Sam gasped and spun around. He rubbed the tears from his eyes, not sure of what he was seeing. The hardware, the screens and the keypads and their housings were unscathed. Yet every screen flashed a warning. Minuscule trails of smoke drifted up through the heat exchange vents, telling of fried circuits and fused metal.
“What did you do?” he cried in dismay.
“Dearest Sam. Come to me when you can,” she said from very far away.
An icy wind gust swirled through the room, blowing snow around his ankles. Sam turned in time to see the sword morph in her hands. Did she grow bigger or had the sword grown smaller? She lifted the sword and placed it amidst others of it kind embedded in the crystal crown on her head. For the life of him, he could not be certain that the crown had just appeared or if it had been there all this time, hidden in the light and he had just not noticed.
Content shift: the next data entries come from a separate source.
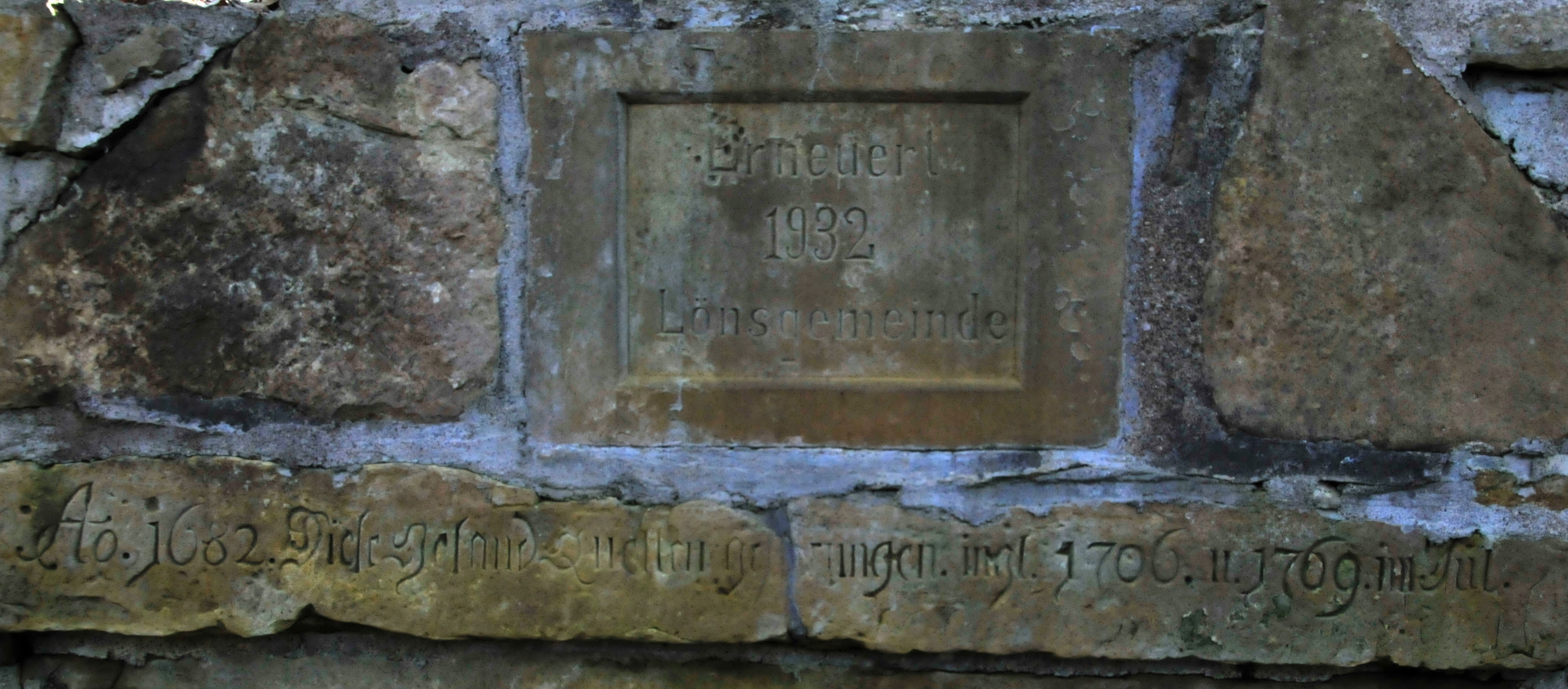 Gesundbrunnen am Seeberg (Gotha)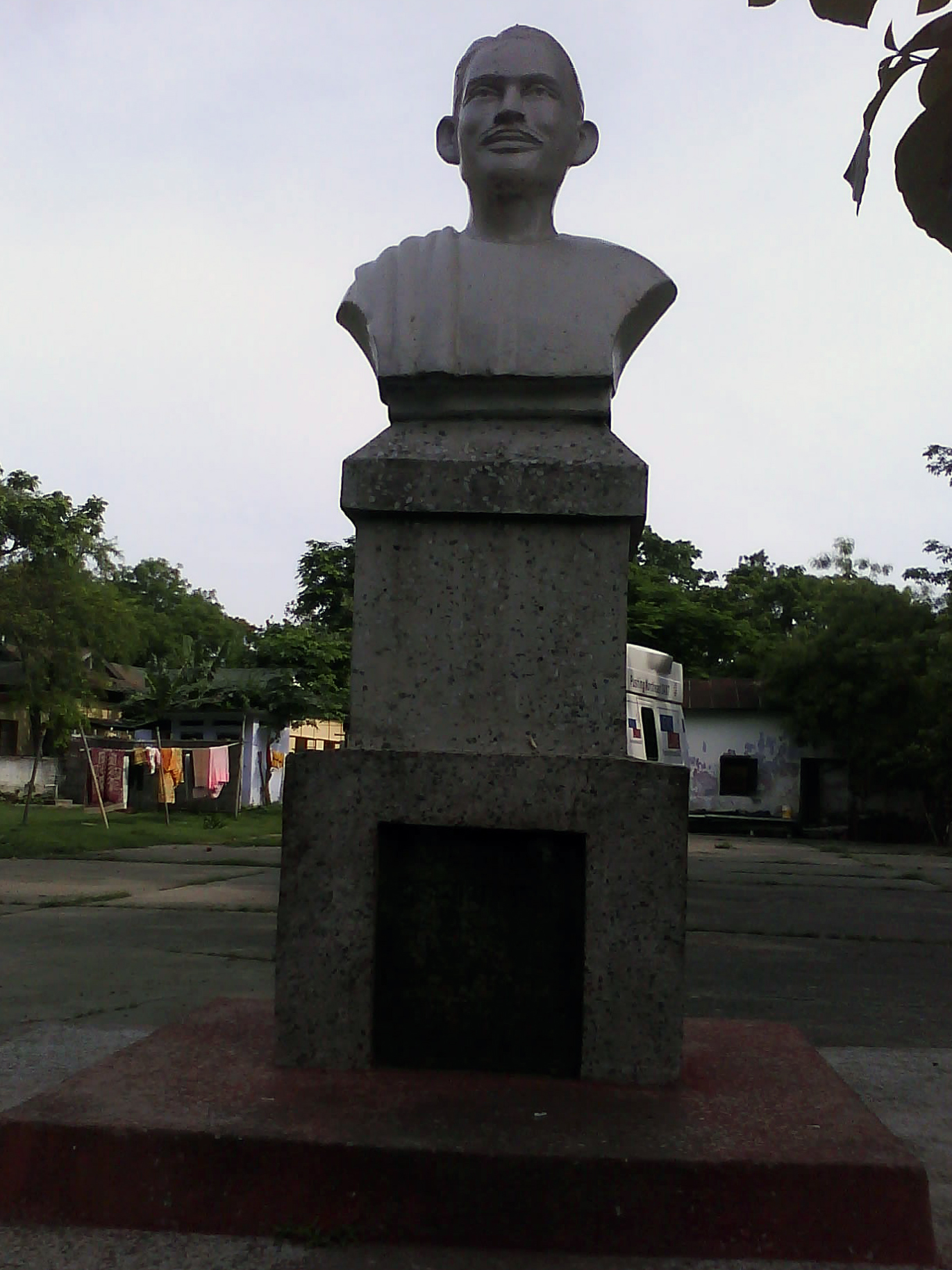 অসমীয়া: তেজপুৰ সাহিত্য সভা ভৱনৰ সম্মুখত থকা ব্ৰজনাথ শৰ্মাৰ আবক্ষ মূৰ্তি। ব্ৰজনাথ শৰ্মা (১৮৯৪ – ১৯৬০) এজন অভিনেতা, নাট্যকাৰ আৰু অসমৰ ভ্ৰাম্যমান নাটকৰ জনক আছিল। অসমত সহ-অভিনয়ৰ বাটকটীয়া।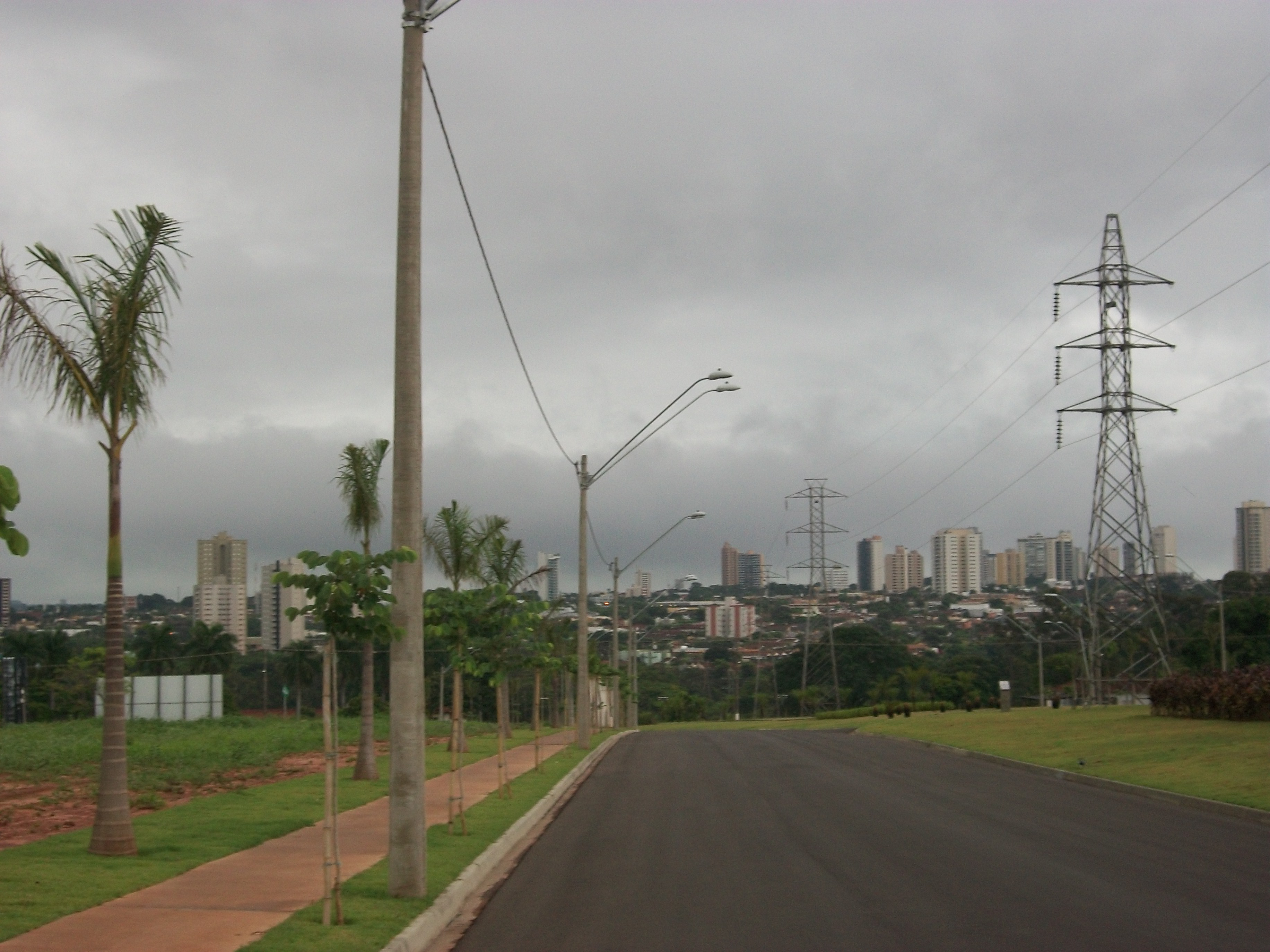 Vista de Araçatuba a partir da Zona Leste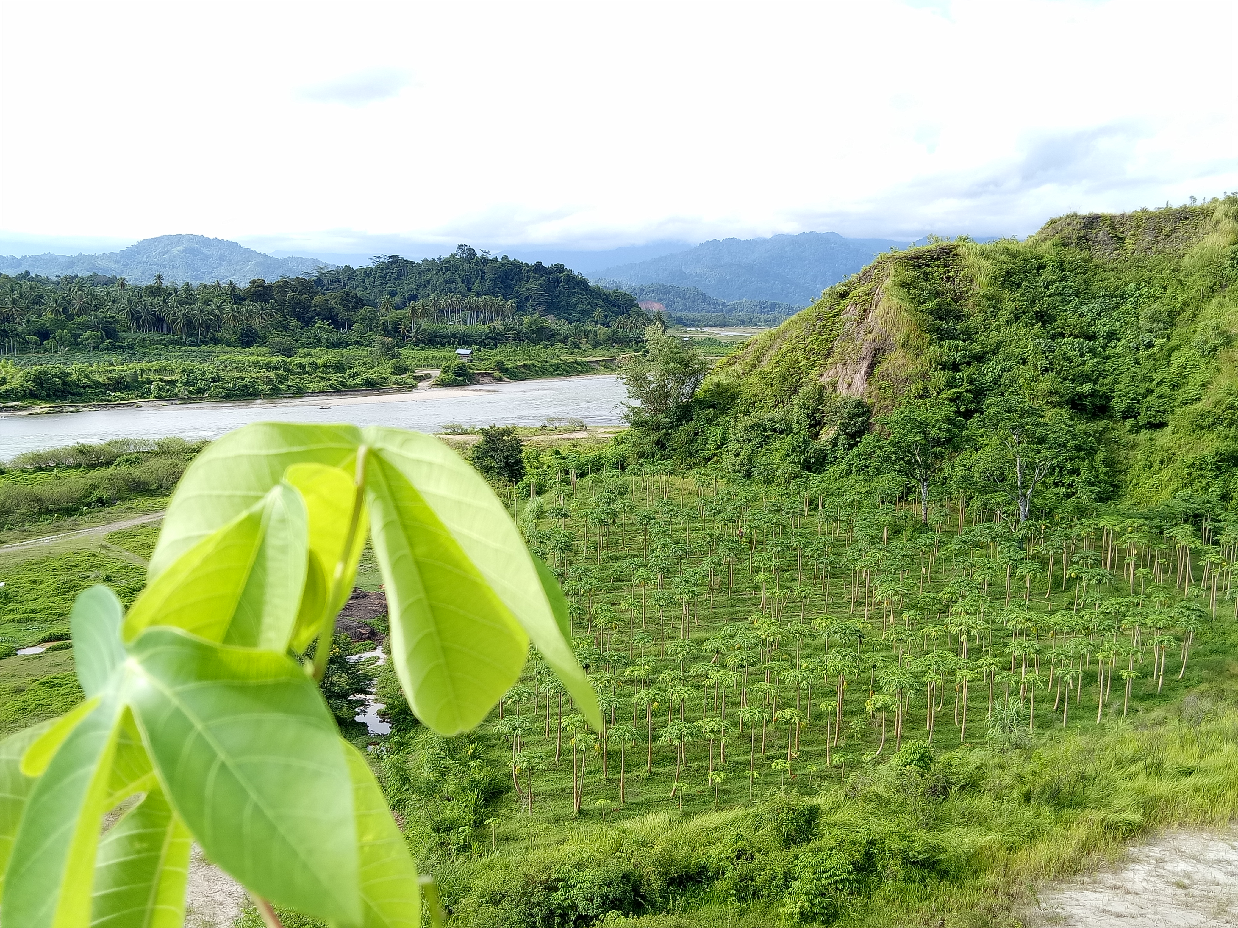 Dikenal dengan nama Puncak Lubuk Alung, daerah ini terletak di kanagarian Koto Buruak, kabupaten Padang Pariaman, Sumatra Barat. Wilayah ini merupakan tempat wisata alam baru di Kabupaten Padang Pariaman yang menampilkan pemandangan sungai batang anai dengan deretan bukit-bukit yang masih asri serta perkebunan pepaya dan sawah warga sekitar. Juga terdapat sebuah jembatan besar yang dikenal dengan nama Jembatan Panjang yang melintas diatas sungai batang anai yang menambah unik daerah wisata ini. Banyaknya latar pemandangan alam asri untuk mengabadikan momen dilokasi ini menjadi lebih menguntungkan dengan tempat yang terjangkau dari keramaian. Tempat ini juga berada di jalur menuju tempat wisata alam baru yang terkenal di Sumatra Barat yaitu Nyarai dan air terjun pelangi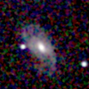 Galaxy NGC 66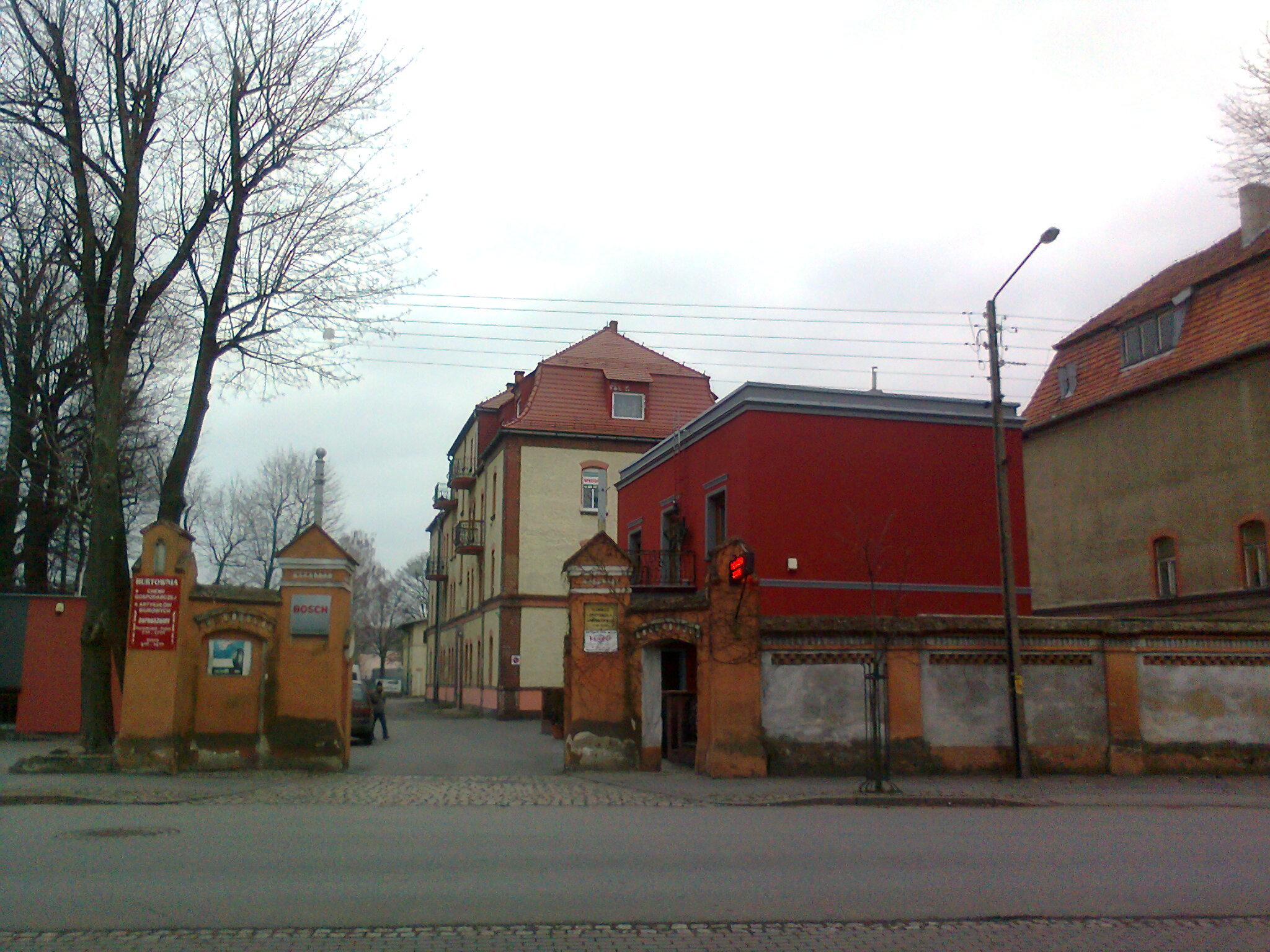 Głubczyce, brama wjazdowa do byłych koszar od ul. Żeromskiego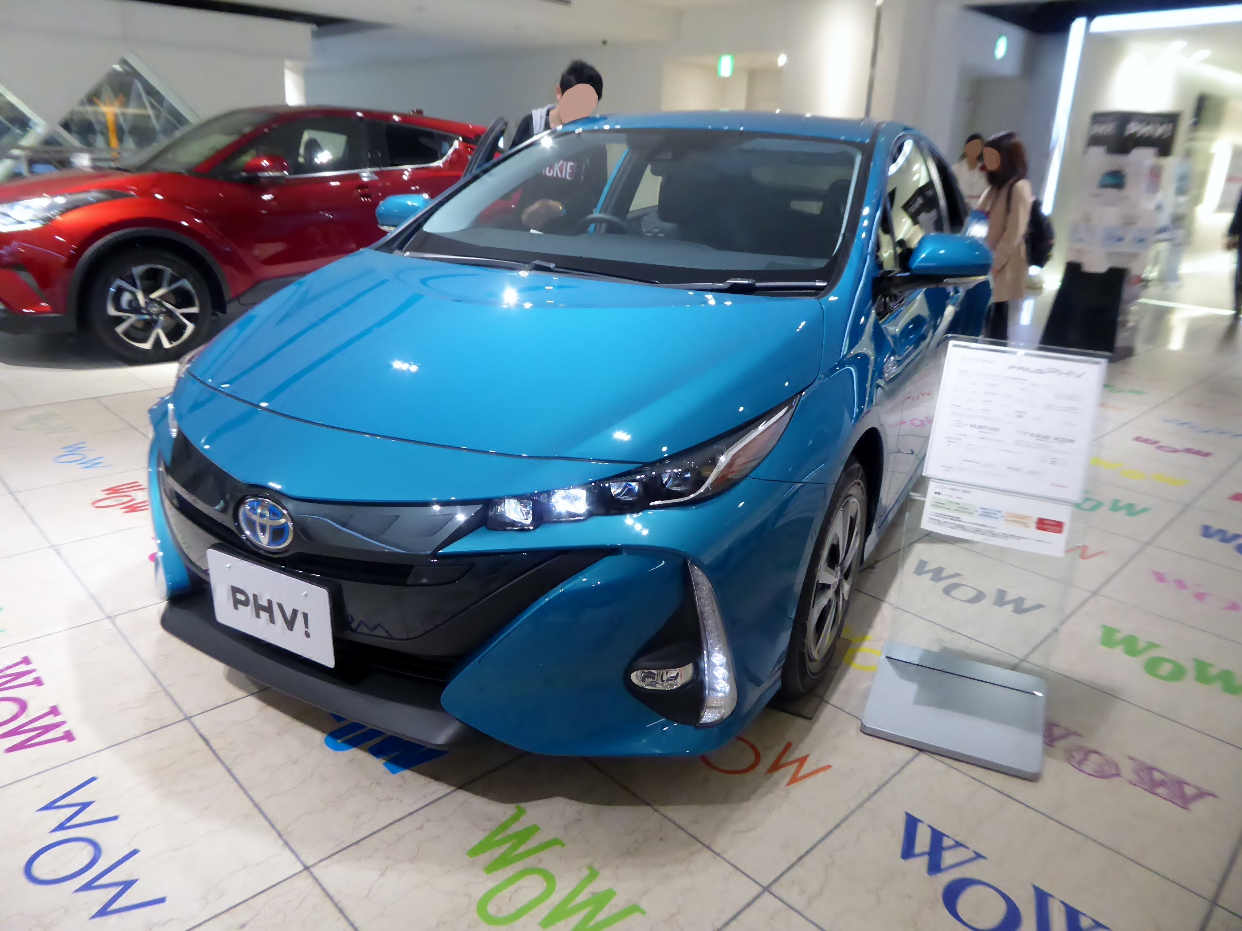 DLA-ZVW52-AHXGB型トヨタ・プリウスPHV Aをフロントから撮影。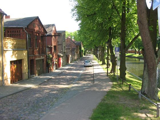 Straße "Am Wandrahmen" und Stepenitz in Perleberg, Brandenburg fotografiert im Mai 2005 von Lienhard Schulz

“Wait,” he cried, lifting his hand to catch at her robes. The cloth shifted under his hand and suddenly he was touching long silky fur, instead. She shook him off or perhaps she was shaking her body to clear the heavy frost that gathered on the tips of her fur and along the points of her diadem. But it was not a diadem anymore. Ivory antlers grew from her head, the frosted points sparkling in the starlight that bathed the frozen plane behind her.
“Stay, Sam, my love. You are not ready, yet.” said the thing, now more animal than human. She smiled one last smile before the lips turned into a muzzle that blew clouds of hot breath into the bitter cold air, the moisture in them turning instantly to a sparkling haze of frost. She danced on hooves the same color as her horns, hidden under feathers of ivory fur. They appeared split and splayed wide to spread her weight on the dry, fine snow that billowed around her feet like clouds of dust. He looked into her pale eyes and tried to think of something that would make her stay.
“But, I think I love you,” he whispered tragically.
Again the animal shook the gathering frost from its antlers or perhaps she was shaking her head, denying him his right to such feelings. He could not tell. He could feel her mind turn away from him, becoming more alien, more wild.
She threw up her head, bugling a wild call to anyone who chose to hear her and with a quick motion, as graceful and as powerful as her human self had been beautiful, she reared on one hind foot and pivoted, launching her new body into motion in a ground eating lope that took her inexorably away from him. Her hooves threw up clouds of snow and her breath trailed in a long streaming cloud down her back. Frost glittered in the air around him, falling like fine snow, to dust his face and gather on his eyebrows. He stared after her, refusing to be distracted by the haze of white that threatened to obscure everything.
Things moved, along the horizon, white against white. Nearer at hand, a herd of similar animals raced to catch her. She slowed, allowing them to catch her, but then surged forward, the herd raced alongside. He thought for a moment that he had lost sight of her amidst the chaos of so many moving bodies but as he kept watching, he became certain that he could tell which one was her, even from a distance, even through the clouds of breath and snow.
Sam stared, eyes watering, refusing to blink, knowing with absolute certainty that if he looked away the vision would be gone and he would be alone, in a room full of smoking hardware and wailing alarms. Tears blurred his vision but he kept looking. He lost sight of her, eventually, behind a haze of wind driven snow, as she ran somewhere on the planet under his feet, on a frosted plane, glittering palely, under the deep night sky with only starlight to guide her way.